I mainly read non-fiction. Always have. Biographies, diaries, narrative histories, and sometimes even historical source material. That’s one of my secrets. I write fiction but read non-fiction.

So, it stands to reason that my favorite fiction genre to write is related to history. My first two novels, As Good As Can Be and Off Broadway: A Marriage Drama, are historical fiction. The new one, Crossing Day, is Alternative History, a sub-genre of speculative fiction.

One secret to writing historical fiction is research. It’s essential to be accurate right down to the tiniest details. Getting historical facts wrong is jarring for readers who have followed your story back into a far-gone time. For example, if it’s 1973 in your narrative and some characters go to see the movie “Chinatown”, readers who know film history would realize it hadn’t been released yet. Now, all the work you’ve done to write a plausible story is wasted. Your credibility as an author is shot.

Historical accuracy is important even if you intentionally change history, as happens when writing alternative history. It’s a sub-genre of speculative fiction, so one might think real history is not involved. In fact, alternative history almost always depends on actual history up to a point. Crossing Day is set in 2024, and the characters live in the Confederacy. That’s because they are in Huntsville, Alabama, 160 years after the South gained independence in the Civil War. In the novel it slowly comes out how this happened. To make it plausible, true historical facts, including the names of real Civil War generals, are included.

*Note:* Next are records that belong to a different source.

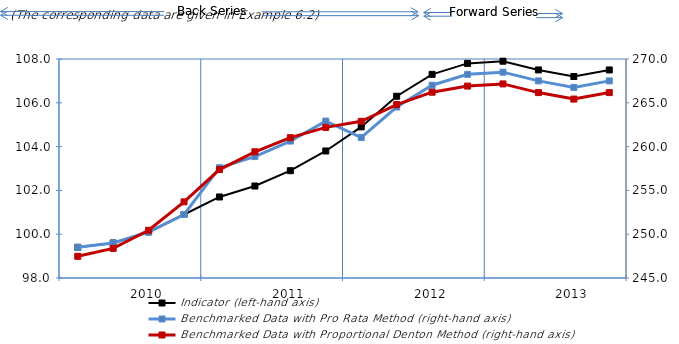
| Category | Indicator (left-hand axis) |
|---|---|
| nan | 99.4 |
| nan | 99.6 |
| 2010.0 | 100.1 |
| nan | 100.9 |
| nan | 101.7 |
| nan | 102.2 |
| 2011.0 | 102.9 |
| nan | 103.8 |
| nan | 104.9 |
| nan | 106.3 |
| 2012.0 | 107.3 |
| nan | 107.8 |
| nan | 107.9 |
| nan | 107.5 |
| 2013.0 | 107.2 |
| nan | 107.5 |
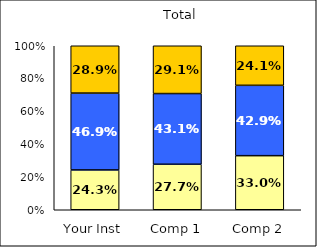
| Category | Low Social Agency | Average Social Agency | High Social Agency |
|---|---|---|---|
| Your Inst | 0.243 | 0.469 | 0.289 |
| Comp 1 | 0.277 | 0.431 | 0.291 |
| Comp 2 | 0.33 | 0.429 | 0.241 |
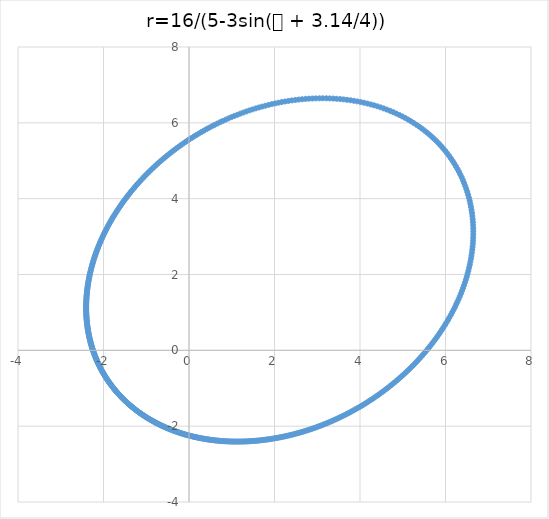
| Category | rcos𝜃 |
|---|---|
| 0.0 | 5.556 |
| 0.0559742580507268 | 5.597 |
| 0.112767491434925 | 5.638 |
| 0.170379171303371 | 5.678 |
| 0.228808205219521 | 5.717 |
| 0.288052913767401 | 5.756 |
| 0.348111006952672 | 5.795 |
| 0.40897956044187 | 5.833 |
| 0.470654991688498 | 5.871 |
| 0.533133035998396 | 5.908 |
| 0.596408722590663 | 5.944 |
| 0.66047635071428 | 5.98 |
| 0.725329465884532 | 6.015 |
| 0.790960836307244 | 6.05 |
| 0.857362429562832 | 6.084 |
| 0.924525389626059 | 6.117 |
| 0.992440014301314 | 6.15 |
| 1.061095733156989 | 6.181 |
| 1.130481086046299 | 6.212 |
| 1.200583702305423 | 6.243 |
| 1.271390280723322 | 6.272 |
| 1.342886570380751 | 6.3 |
| 1.415057352459082 | 6.328 |
| 1.48788642312219 | 6.355 |
| 1.561356577577191 | 6.38 |
| 1.635449595421861 | 6.405 |
| 1.710146227388313 | 6.429 |
| 1.785426183593811 | 6.451 |
| 1.861268123410462 | 6.473 |
| 1.937649647065853 | 6.493 |
| 2.014547289086554 | 6.512 |
| 2.09193651369561 | 6.531 |
| 2.169791712273822 | 6.548 |
| 2.248086202992553 | 6.563 |
| 2.326792232723158 | 6.578 |
| 2.405880981324683 | 6.591 |
| 2.485322568407387 | 6.603 |
| 2.565086062664724 | 6.613 |
| 2.645139493860741 | 6.623 |
| 2.725449867553441 | 6.63 |
| 2.805983182627347 | 6.637 |
| 2.886704451700478 | 6.642 |
| 2.967577724462106 | 6.645 |
| 3.048566113988016 | 6.647 |
| 3.1296318260696 | 6.648 |
| 3.210736191582004 | 6.647 |
| 3.291839701904661 | 6.644 |
| 3.372902047395103 | 6.64 |
| 3.453882158903792 | 6.634 |
| 3.534738252304055 | 6.627 |
| 3.615427875997072 | 6.618 |
| 3.69590796133729 | 6.607 |
| 3.776134875908732 | 6.595 |
| 3.856064479567582 | 6.581 |
| 3.935652183151072 | 6.566 |
| 4.014853009737483 | 6.548 |
| 4.0936216583267 | 6.529 |
| 4.171912569795808 | 6.509 |
| 4.24967999496931 | 6.486 |
| 4.326878064629325 | 6.462 |
| 4.403460861277121 | 6.437 |
| 4.479382492444324 | 6.409 |
| 4.554597165339605 | 6.38 |
| 4.629059262605193 | 6.349 |
| 4.70272341894701 | 6.316 |
| 4.775544598392825 | 6.282 |
| 4.847478171924623 | 6.246 |
| 4.918479995224446 | 6.208 |
| 4.988506486267515 | 6.169 |
| 5.057514702492326 | 6.128 |
| 5.125462417274915 | 6.085 |
| 5.192308195433537 | 6.041 |
| 5.258011467490632 | 5.995 |
| 5.32253260242128 | 5.948 |
| 5.385832978621258 | 5.898 |
| 5.447875052833393 | 5.848 |
| 5.508622426778082 | 5.796 |
| 5.568039911242645 | 5.742 |
| 5.626093587394479 | 5.687 |
| 5.68275086509469 | 5.631 |
| 5.737980538002126 | 5.573 |
| 5.791752835272084 | 5.514 |
| 5.844039469669685 | 5.453 |
| 5.894813681934523 | 5.391 |
| 5.944050281250963 | 5.328 |
| 5.991725681696843 | 5.264 |
| 6.03781793456253 | 5.198 |
| 6.082306756451943 | 5.131 |
| 6.125173553097254 | 5.064 |
| 6.166401438839161 | 4.995 |
| 6.205975251745152 | 4.925 |
| 6.243881564358289 | 4.854 |
| 6.280108690089252 | 4.782 |
| 6.31464668528402 | 4.709 |
| 6.347487347018728 | 4.636 |
| 6.37862420669189 | 4.561 |
| 6.408052519501895 | 4.486 |
| 6.435769249914687 | 4.41 |
| 6.461773053242424 | 4.334 |
| 6.486064253468906 | 4.257 |
| 6.508644817471242 | 4.179 |
| 6.529518325799788 | 4.101 |
| 6.548689940189712 | 4.022 |
| 6.566166367987489 | 3.943 |
| 6.581955823684254 | 3.864 |
| 6.596067987755291 | 3.784 |
| 6.608513963010859 | 3.703 |
| 6.619306228668096 | 3.623 |
| 6.628458592357128 | 3.542 |
| 6.635986140276358 | 3.461 |
| 6.641905185712715 | 3.381 |
| 6.646233216142091 | 3.299 |
| 6.648988839123558 | 3.218 |
| 6.650191727198226 | 3.137 |
| 6.649862561999789 | 3.056 |
| 6.648022977779146 | 2.975 |
| 6.644695504539795 | 2.894 |
| 6.639903510974432 | 2.814 |
| 6.633671147385954 | 2.733 |
| 6.626023288768433 | 2.653 |
| 6.616985478215325 | 2.573 |
| 6.606583870813397 | 2.493 |
| 6.594845178171843 | 2.413 |
| 6.581796613726511 | 2.334 |
| 6.567465838949693 | 2.255 |
| 6.551880910585946 | 2.177 |
| 6.535070229024761 | 2.099 |
| 6.517062487910822 | 2.022 |
| 6.497886625082959 | 1.945 |
| 6.477571774922978 | 1.868 |
| 6.456147222186223 | 1.792 |
| 6.433642357376147 | 1.717 |
| 6.410086633716255 | 1.642 |
| 6.385509525763844 | 1.568 |
| 6.359940489701554 | 1.494 |
| 6.333408925334547 | 1.422 |
| 6.305944139813447 | 1.349 |
| 6.277575313095676 | 1.278 |
| 6.248331465151017 | 1.207 |
| 6.218241424910537 | 1.137 |
| 6.187333800952016 | 1.067 |
| 6.155636953909229 | 0.998 |
| 6.12317897058729 | 0.93 |
| 6.08998763976131 | 0.863 |
| 6.056090429631358 | 0.797 |
| 6.021514466902601 | 0.731 |
| 5.986286517456012 | 0.666 |
| 5.950432968571779 | 0.602 |
| 5.91397981266483 | 0.538 |
| 5.87695263248933 | 0.476 |
| 5.839376587767073 | 0.414 |
| 5.801276403192772 | 0.353 |
| 5.762676357768006 | 0.293 |
| 5.723600275414252 | 0.234 |
| 5.684071516814773 | 0.175 |
| 5.644112972434353 | 0.117 |
| 5.603747056665756 | 0.061 |
| 5.562995703051408 | 0.004 |
| 5.521880360529158 | -0.051 |
| 5.480421990651032 | -0.105 |
| 5.43864106572458 | -0.159 |
| 5.396557567826798 | -0.212 |
| 5.354190988641602 | -0.264 |
| 5.311560330072552 | -0.315 |
| 5.268684105583616 | -0.365 |
| 5.225580342221822 | -0.415 |
| 5.182266583276881 | -0.464 |
| 5.13875989153406 | -0.511 |
| 5.095076853077968 | -0.559 |
| 5.051233581606212 | -0.605 |
| 5.00724572321341 | -0.651 |
| 4.963128461607324 | -0.695 |
| 4.918896523720498 | -0.739 |
| 4.874564185682143 | -0.783 |
| 4.830145279116567 | -0.825 |
| 4.785653197735847 | -0.867 |
| 4.741100904196051 | -0.908 |
| 4.696500937187559 | -0.948 |
| 4.651865418731734 | -0.988 |
| 4.607206061657382 | -1.026 |
| 4.562534177231989 | -1.064 |
| 4.517860682924014 | -1.102 |
| 4.47319611027389 | -1.138 |
| 4.42855061285262 | -1.174 |
| 4.383933974288251 | -1.21 |
| 4.339355616341526 | -1.244 |
| 4.294824607013456 | -1.278 |
| 4.250349668668438 | -1.311 |
| 4.205939186157877 | -1.344 |
| 4.161601214930151 | -1.375 |
| 4.11734348911392 | -1.407 |
| 4.073173429562632 | -1.437 |
| 4.029098151849145 | -1.467 |
| 3.985124474200153 | -1.496 |
| 3.941258925361031 | -1.525 |
| 3.89750775238254 | -1.553 |
| 3.853876928321523 | -1.581 |
| 3.81037215984855 | -1.607 |
| 3.766998894756103 | -1.634 |
| 3.723762329361566 | -1.659 |
| 3.680667415799935 | -1.684 |
| 3.637718869201685 | -1.709 |
| 3.59492117475187 | -1.733 |
| 3.552278594626954 | -1.756 |
| 3.509795174806459 | -1.779 |
| 3.467474751756877 | -1.802 |
| 3.425320958985806 | -1.824 |
| 3.383337233464593 | -1.845 |
| 3.341526821918219 | -1.866 |
| 3.299892786981428 | -1.886 |
| 3.258438013220481 | -1.906 |
| 3.217165213020199 | -1.925 |
| 3.176076932336219 | -1.944 |
| 3.135175556312667 | -1.962 |
| 3.094463314765663 | -1.98 |
| 3.053942287533321 | -1.997 |
| 3.013614409693058 | -2.014 |
| 2.97348147664725 | -2.031 |
| 2.93354514907842 | -2.047 |
| 2.893806957775282 | -2.062 |
| 2.854268308331105 | -2.078 |
| 2.814930485716014 | -2.092 |
| 2.775794658724882 | -2.107 |
| 2.736861884302644 | -2.121 |
| 2.698133111748879 | -2.134 |
| 2.659609186803645 | -2.147 |
| 2.621290855616545 | -2.16 |
| 2.583178768601132 | -2.172 |
| 2.545273484176742 | -2.184 |
| 2.507575472399936 | -2.196 |
| 2.470085118487725 | -2.207 |
| 2.432802726234794 | -2.218 |
| 2.39572852132696 | -2.228 |
| 2.358862654553114 | -2.238 |
| 2.322205204917882 | -2.248 |
| 2.285756182657279 | -2.258 |
| 2.249515532159588 | -2.267 |
| 2.213483134793731 | -2.275 |
| 2.177658811647341 | -2.284 |
| 2.142042326176777 | -2.292 |
| 2.106633386771277 | -2.3 |
| 2.071431649233429 | -2.307 |
| 2.036436719178127 | -2.314 |
| 2.001648154352154 | -2.321 |
| 1.967065466876477 | -2.328 |
| 1.932688125413376 | -2.334 |
| 1.898515557260411 | -2.34 |
| 1.864547150373286 | -2.346 |
| 1.830782255319569 | -2.351 |
| 1.797220187165231 | -2.356 |
| 1.763860227295924 | -2.361 |
| 1.730701625174866 | -2.366 |
| 1.697743600039193 | -2.37 |
| 1.664985342536571 | -2.374 |
| 1.632426016303853 | -2.378 |
| 1.600064759489503 | -2.382 |
| 1.567900686221483 | -2.385 |
| 1.535932888022268 | -2.388 |
| 1.504160435172603 | -2.391 |
| 1.47258237802558 | -2.393 |
| 1.441197748272591 | -2.396 |
| 1.410005560162651 | -2.398 |
| 1.379004811676569 | -2.4 |
| 1.348194485657397 | -2.401 |
| 1.317573550898557 | -2.403 |
| 1.287140963191002 | -2.404 |
| 1.256895666330736 | -2.405 |
| 1.226836593087992 | -2.406 |
| 1.196962666139306 | -2.406 |
| 1.167272798963733 | -2.407 |
| 1.137765896704368 | -2.407 |
| 1.108440856996341 | -2.407 |
| 1.079296570762408 | -2.407 |
| 1.05033192297723 | -2.406 |
| 1.021545793401381 | -2.405 |
| 0.992937057286158 | -2.405 |
| 0.964504586050133 | -2.404 |
| 0.936247247928476 | -2.403 |
| 0.90816390859595 | -2.401 |
| 0.880253431764505 | -2.4 |
| 0.852514679756369 | -2.398 |
| 0.824946514053478 | -2.396 |
| 0.797547795824084 | -2.394 |
| 0.770317386427363 | -2.392 |
| 0.743254147896785 | -2.389 |
| 0.716356943403026 | -2.387 |
| 0.68962463769714 | -2.384 |
| 0.663056097534725 | -2.381 |
| 0.63665019208175 | -2.378 |
| 0.610405793302736 | -2.375 |
| 0.584321776331926 | -2.371 |
| 0.558397019828067 | -2.368 |
| 0.532630406313429 | -2.364 |
| 0.507020822497637 | -2.36 |
| 0.481567159586883 | -2.356 |
| 0.456268313579081 | -2.352 |
| 0.431123185545489 | -2.348 |
| 0.406130681899321 | -2.344 |
| 0.381289714651837 | -2.339 |
| 0.356599201656411 | -2.334 |
| 0.332058066841033 | -2.329 |
| 0.307665240429696 | -2.325 |
| 0.283419659153116 | -2.319 |
| 0.259320266449191 | -2.314 |
| 0.235366012653632 | -2.309 |
| 0.211555855181137 | -2.303 |
| 0.187888758697503 | -2.298 |
| 0.164363695283049 | -2.292 |
| 0.140979644587695 | -2.286 |
| 0.117735593978055 | -2.28 |
| 0.0946305386768722 | -2.274 |
| 0.0716634818951167 | -2.268 |
| 0.0488334349570664 | -2.261 |
| 0.0261394174186626 | -2.255 |
| 0.00358045717943937 | -2.248 |
| -0.0188444094116951 | -2.241 |
| -0.0411361374565514 | -2.235 |
| -0.0632956734133636 | -2.228 |
| -0.0853239550078507 | -2.22 |
| -0.10722191114939 | -2.213 |
| -0.128990461852063 | -2.206 |
| -0.150630518160346 | -2.199 |
| -0.172142982079224 | -2.191 |
| -0.193528746508506 | -2.183 |
| -0.214788695181153 | -2.176 |
| -0.23592370260539 | -2.168 |
| -0.256934634010436 | -2.16 |
| -0.277822345295648 | -2.152 |
| -0.298587682982905 | -2.144 |
| -0.31923148417205 | -2.135 |
| -0.339754576499234 | -2.127 |
| -0.360157778097979 | -2.118 |
| -0.380441897562826 | -2.11 |
| -0.400607733915389 | -2.101 |
| -0.420656076572691 | -2.092 |
| -0.440587705317618 | -2.083 |
| -0.460403390271373 | -2.074 |
| -0.480103891867774 | -2.065 |
| -0.499689960829287 | -2.056 |
| -0.519162338144655 | -2.047 |
| -0.538521755048008 | -2.037 |
| -0.557768932999327 | -2.028 |
| -0.57690458366617 | -2.018 |
| -0.595929408906519 | -2.009 |
| -0.614844100752665 | -1.999 |
| -0.633649341396022 | -1.989 |
| -0.652345803172759 | -1.979 |
| -0.670934148550168 | -1.969 |
| -0.689415030113659 | -1.959 |
| -0.707789090554306 | -1.949 |
| -0.726056962656838 | -1.938 |
| -0.744219269288001 | -1.928 |
| -0.762276623385202 | -1.917 |
| -0.780229627945356 | -1.907 |
| -0.798078876013856 | -1.896 |
| -0.81582495067358 | -1.885 |
| -0.833468425033878 | -1.874 |
| -0.851009862219452 | -1.863 |
| -0.868449815359059 | -1.852 |
| -0.885788827573976 | -1.841 |
| -0.903027431966146 | -1.83 |
| -0.920166151605953 | -1.819 |
| -0.937205499519557 | -1.807 |
| -0.954145978675713 | -1.796 |
| -0.97098808197204 | -1.784 |
| -0.987732292220647 | -1.772 |
| -1.004379082133089 | -1.761 |
| -1.020928914304566 | -1.749 |
| -1.037382241197333 | -1.737 |
| -1.053739505123255 | -1.725 |
| -1.070001138225438 | -1.713 |
| -1.08616756245892 | -1.701 |
| -1.102239189570323 | -1.688 |
| -1.118216421076459 | -1.676 |
| -1.134099648241797 | -1.663 |
| -1.149889252054782 | -1.651 |
| -1.165585603202915 | -1.638 |
| -1.181189062046582 | -1.625 |
| -1.196699978591561 | -1.613 |
| -1.212118692460164 | -1.6 |
| -1.227445532860969 | -1.587 |
| -1.242680818557094 | -1.574 |
| -1.25782485783297 | -1.561 |
| -1.272877948459557 | -1.547 |
| -1.287840377657968 | -1.534 |
| -1.302712422061447 | -1.521 |
| -1.317494347675662 | -1.507 |
| -1.33218640983726 | -1.493 |
| -1.346788853170654 | -1.48 |
| -1.361301911542968 | -1.466 |
| -1.375725808017135 | -1.452 |
| -1.390060754803063 | -1.438 |
| -1.404306953206855 | -1.424 |
| -1.418464593578015 | -1.41 |
| -1.432533855254616 | -1.396 |
| -1.446514906506364 | -1.381 |
| -1.460407904475526 | -1.367 |
| -1.474212995115677 | -1.353 |
| -1.487930313128208 | -1.338 |
| -1.501559981896564 | -1.323 |
| -1.515102113418155 | -1.309 |
| -1.528556808233897 | -1.294 |
| -1.541924155355334 | -1.279 |
| -1.555204232189306 | -1.264 |
| -1.568397104460091 | -1.249 |
| -1.581502826128994 | -1.233 |
| -1.59452143931133 | -1.218 |
| -1.607452974190741 | -1.203 |
| -1.620297448930815 | -1.187 |
| -1.633054869583938 | -1.172 |
| -1.64572522999735 | -1.156 |
| -1.65830851171633 | -1.14 |
| -1.670804683884474 | -1.124 |
| -1.683213703141017 | -1.109 |
| -1.695535513515129 | -1.093 |
| -1.707770046317143 | -1.076 |
| -1.719917220026663 | -1.06 |
| -1.731976940177489 | -1.044 |
| -1.743949099239308 | -1.027 |
| -1.755833576496094 | -1.011 |
| -1.767630237921156 | -0.994 |
| -1.77933893604878 | -0.978 |
| -1.79095950984241 | -0.961 |
| -1.802491784559294 | -0.944 |
| -1.813935571611551 | -0.927 |
| -1.82529066842359 | -0.91 |
| -1.83655685828581 | -0.893 |
| -1.847733910204542 | -0.875 |
| -1.858821578748139 | -0.858 |
| -1.869819603889175 | -0.84 |
| -1.880727710842664 | -0.823 |
| -1.891545609900261 | -0.805 |
| -1.902272996260343 | -0.787 |
| -1.912909549853927 | -0.769 |
| -1.923454935166346 | -0.751 |
| -1.933908801054618 | -0.733 |
| -1.944270780560416 | -0.715 |
| -1.954540490718602 | -0.697 |
| -1.964717532361217 | -0.678 |
| -1.97480148991687 | -0.66 |
| -1.984791931205448 | -0.641 |
| -1.994688407228075 | -0.622 |
| -2.004490451952224 | -0.603 |
| -2.014197582091925 | -0.584 |
| -2.023809296882984 | -0.565 |
| -2.033325077853115 | -0.546 |
| -2.042744388586933 | -0.527 |
| -2.052066674485705 | -0.507 |
| -2.061291362521772 | -0.488 |
| -2.070417860987581 | -0.468 |
| -2.079445559239216 | -0.448 |
| -2.088373827434356 | -0.429 |
| -2.097202016264578 | -0.409 |
| -2.105929456681892 | -0.388 |
| -2.114555459619453 | -0.368 |
| -2.12307931570634 | -0.348 |
| -2.13150029497631 | -0.327 |
| -2.139817646570445 | -0.307 |
| -2.148030598433606 | -0.286 |
| -2.156138357004583 | -0.265 |
| -2.164140106899863 | -0.244 |
| -2.172035010590922 | -0.223 |
| -2.179822208074938 | -0.202 |
| -2.187500816538848 | -0.181 |
| -2.19506993001663 | -0.159 |
| -2.202528619039747 | -0.138 |
| -2.209875930280625 | -0.116 |
| -2.217110886189097 | -0.094 |
| -2.224232484621711 | -0.072 |
| -2.231239698463791 | -0.05 |
| -2.238131475244187 | -0.028 |
| -2.244906736742596 | -0.005 |
| -2.251564378589367 | 0.017 |
| -2.258103269857709 | 0.04 |
| -2.264522252648188 | 0.063 |
| -2.27082014166545 | 0.085 |
| -2.276995723787049 | 0.108 |
| -2.283047757624322 | 0.132 |
| -2.288974973075204 | 0.155 |
| -2.294776070868902 | 0.178 |
| -2.300449722102351 | 0.202 |
| -2.305994567768364 | 0.226 |
| -2.311409218275398 | 0.25 |
| -2.316692252958865 | 0.274 |
| -2.321842219583904 | 0.298 |
| -2.326857633839557 | 0.322 |
| -2.331736978824269 | 0.347 |
| -2.336478704522659 | 0.371 |
| -2.341081227273495 | 0.396 |
| -2.345542929228825 | 0.421 |
| -2.349862157804203 | 0.446 |
| -2.354037225119986 | 0.471 |
| -2.358066407433635 | 0.497 |
| -2.361947944563007 | 0.522 |
| -2.365680039300606 | 0.548 |
| -2.369260856818772 | 0.574 |
| -2.372688524065785 | 0.6 |
| -2.375961129152904 | 0.626 |
| -2.379076720732323 | 0.652 |
| -2.382033307366058 | 0.679 |
| -2.384828856885809 | 0.705 |
| -2.387461295743793 | 0.732 |
| -2.389928508354636 | 0.759 |
| -2.392228336428344 | 0.786 |
| -2.394358578294432 | 0.814 |
| -2.396316988217307 | 0.841 |
| -2.398101275702978 | 0.869 |
| -2.399709104797218 | 0.897 |
| -2.401138093375304 | 0.925 |
| -2.402385812423467 | 0.953 |
| -2.403449785312233 | 0.981 |
| -2.404327487061811 | 1.01 |
| -2.405016343599752 | 1.038 |
| -2.405513731011085 | 1.067 |
| -2.405816974781175 | 1.096 |
| -2.405923349031576 | 1.126 |
| -2.405830075749175 | 1.155 |
| -2.405534324008928 | 1.185 |
| -2.405033209190556 | 1.214 |
| -2.404323792189558 | 1.244 |
| -2.403403078622968 | 1.275 |
| -2.402268018030272 | 1.305 |
| -2.400915503069976 | 1.335 |
| -2.39934236871233 | 1.366 |
| -2.39754539142875 | 1.397 |
| -2.395521288378531 | 1.428 |
| -2.393266716593474 | 1.459 |
| -2.390778272161112 | 1.491 |
| -2.388052489407239 | 1.523 |
| -2.385085840078518 | 1.555 |
| -2.381874732525988 | 1.587 |
| -2.378415510890331 | 1.619 |
| -2.374704454289849 | 1.651 |
| -2.370737776012106 | 1.684 |
| -2.366511622710309 | 1.717 |
| -2.362022073605527 | 1.75 |
| -2.357265139695931 | 1.783 |
| -2.352236762974297 | 1.817 |
| -2.346932815655109 | 1.85 |
| -2.341349099412641 | 1.884 |
| -2.335481344631517 | 1.918 |
| -2.329325209671303 | 1.952 |
| -2.322876280146771 | 1.987 |
| -2.316130068225604 | 2.022 |
| -2.309082011945339 | 2.057 |
| -2.301727474551527 | 2.092 |
| -2.294061743859109 | 2.127 |
| -2.286080031639176 | 2.162 |
| -2.277777473033366 | 2.198 |
| -2.26914912599826 | 2.234 |
| -2.260189970782285 | 2.27 |
| -2.250894909437726 | 2.307 |
| -2.241258765370611 | 2.343 |
| -2.231276282931341 | 2.38 |
| -2.220942127049078 | 2.417 |
| -2.210250882913087 | 2.454 |
| -2.199197055704307 | 2.491 |
| -2.187775070380657 | 2.529 |
| -2.175979271519689 | 2.567 |
| -2.16380392322238 | 2.605 |
| -2.15124320908204 | 2.643 |
| -2.138291232222476 | 2.681 |
| -2.124942015409719 | 2.72 |
| -2.111189501241837 | 2.759 |
| -2.097027552421533 | 2.798 |
| -2.082449952116407 | 2.837 |
| -2.067450404411999 | 2.877 |
| -2.052022534862908 | 2.916 |
| -2.036159891147496 | 2.956 |
| -2.019855943831918 | 2.996 |
| -2.003104087249415 | 3.036 |
| -1.985897640501067 | 3.077 |
| -1.968229848584386 | 3.117 |
| -1.950093883656399 | 3.158 |
| -1.93148284643809 | 3.199 |
| -1.912389767767312 | 3.24 |
| -1.892807610307508 | 3.282 |
| -1.872729270419853 | 3.323 |
| -1.852147580206631 | 3.365 |
| -1.831055309733943 | 3.407 |
| -1.809445169442067 | 3.449 |
| -1.787309812752027 | 3.491 |
| -1.764641838877192 | 3.533 |
| -1.741433795848944 | 3.576 |
| -1.717678183765702 | 3.619 |
| -1.693367458274797 | 3.661 |
| -1.668494034296962 | 3.704 |
| -1.643050290003352 | 3.748 |
| -1.617028571055277 | 3.791 |
| -1.590421195116983 | 3.834 |
| -1.56322045665203 | 3.878 |
| -1.535418632013967 | 3.922 |
| -1.507007984842154 | 3.965 |
| -1.477980771773753 | 4.009 |
| -1.448329248482958 | 4.053 |
| -1.41804567605871 | 4.097 |
| -1.38712232773212 | 4.142 |
| -1.355551495964957 | 4.186 |
| -1.32332549991047 | 4.23 |
| -1.290436693257875 | 4.275 |
| -1.256877472471711 | 4.319 |
| -1.222640285437204 | 4.364 |
| -1.187717640522619 | 4.408 |
| -1.15210211606939 | 4.453 |
| -1.115786370320582 | 4.497 |
| -1.078763151797914 | 4.542 |
| -1.041025310137267 | 4.587 |
| -1.002565807392128 | 4.631 |
| -0.963377729813968 | 4.676 |
| -0.923454300117985 | 4.721 |
| -0.882788890242019 | 4.765 |
| -0.841375034605718 | 4.81 |
| -0.79920644387624 | 4.854 |
| -0.756277019245919 | 4.898 |
| -0.712580867226288 | 4.943 |
| -0.668112314961822 | 4.987 |
| -0.622865926065561 | 5.031 |
| -0.576836516977478 | 5.075 |
| -0.530019173845074 | 5.118 |
| -0.482409269924149 | 5.162 |
| -0.434002483496069 | 5.205 |
| -0.38479481629609 | 5.248 |
| -0.334782612445411 | 5.291 |
| -0.283962577877614 | 5.334 |
| -0.232331800247995 | 5.377 |
| -0.179887769312024 | 5.419 |
| -0.126628397756741 | 5.461 |
| -0.0725520424663441 | 5.502 |
| -0.0176575262005417 | 5.543 |

To learn more, you’ll have to read the book!

It’s been one hundred and sixty years since the Confederacy won its independence at the Battle of Altamaha Crossing. Slaves of African descent still perform most of the work in the South. This seems normal to Ryan Walters and his friends who attend high school in Huntsville, Alabama. Like teens everywhere, they enjoy sharing videos, playing sports, and hanging out with friends. Jaybird’s drive-in is their favorite gathering place. There, they befriend Mish, a slave girl who works as a car hop. When the drive-in’s owner sells Mish to a dirty old man, Ryan and his friends awaken to the injustice around them. Despite the danger, they decide to help Mish escape. Will they succeed?

Enjoy an Excerpt

The referee blows her whistle and points to the Joseph Johnston High School goal. It’s a foul, just outside the penalty area. Hastily, several defenders form a wall. Liam Larsen, the goalkeeper, shouts directions.

“Block that kick, block that kick,” the Johnston cheerleaders yell.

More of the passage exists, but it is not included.